By Sam Boughedda
Tesla's (NASDAQ:TSLA) credit rating, including the issuer credit rating and issue-level ratings, was raised to investment grade at S&P on Thursday, to 'BBB' from 'BB+.'
The firm made the decision to upgrade the electric vehicle giant's rating on its improving production and "solid cash flow prospects."
"Tesla Inc.'s reported production and deliveries for the nine months ended Sept. 30, 2022, were higher than our expectations and the ramp-up in its global capacity appears on track to meet the strong demand for its products into 2023," S&P Global stated in a press release.

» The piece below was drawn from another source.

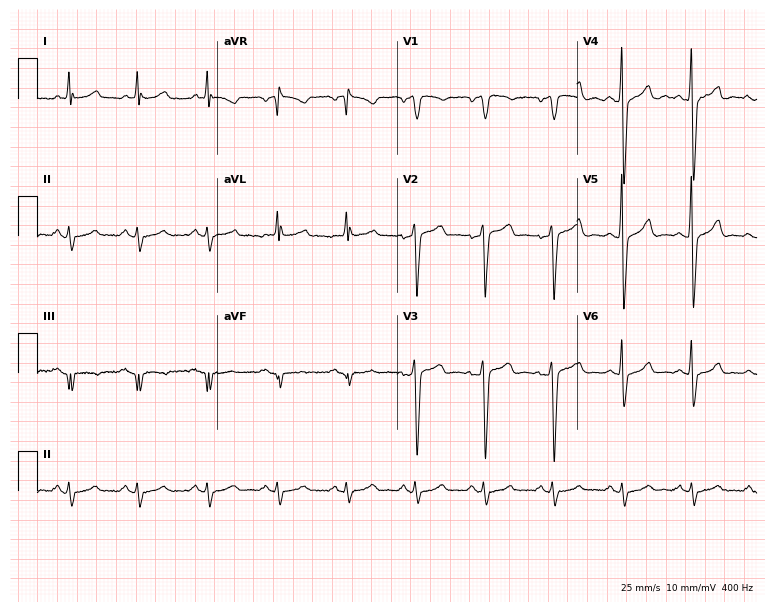
Resting 12-lead electrocardiogram. Patient: a 59-year-old female. None of these six findings is recorded: first-degree AV block, right bundle branch block, left bundle branch block, sinus bradycardia, atrial fibrillation, sinus tachycardia.
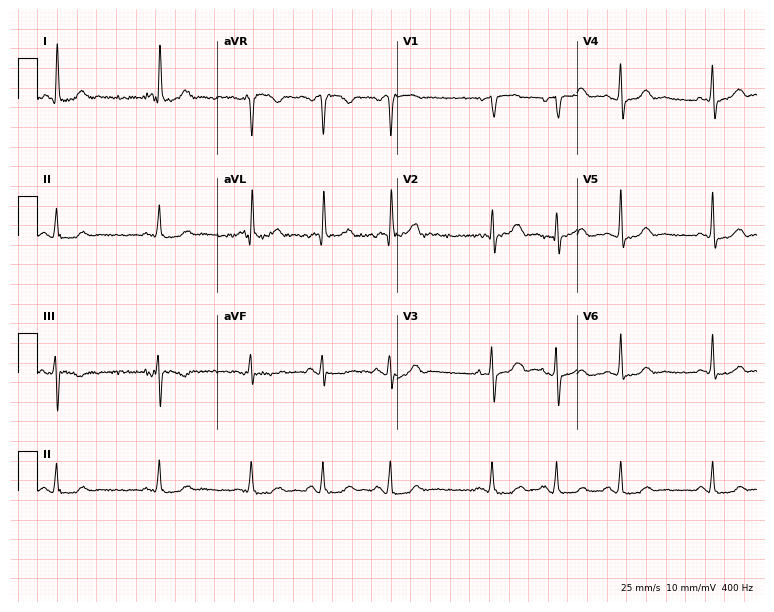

The firm now expects Tesla to sell 2 million units in 2023 (above its prior upgrade trigger of 1.5 million units). In addition, it believes the pace of production growth and the level of manufacturing efficiency in its Austin and Berlin facilities have been better than its prior expectations.
The firm said it now views"more favorably" as the company continues to demonstrate market leadership in electric vehicles, with solid manufacturing efficiency that supports strong EBITDA margins and sustained positive free operating cash flow, above previously established upside triggers.
"The stable outlook reflects our expectation that Tesla will maintain low debt levels as it sustains its solid market share, profitability, and strong liquidity amid a weakening economy and an increasingly competitive environment for EVs," added S&P Global.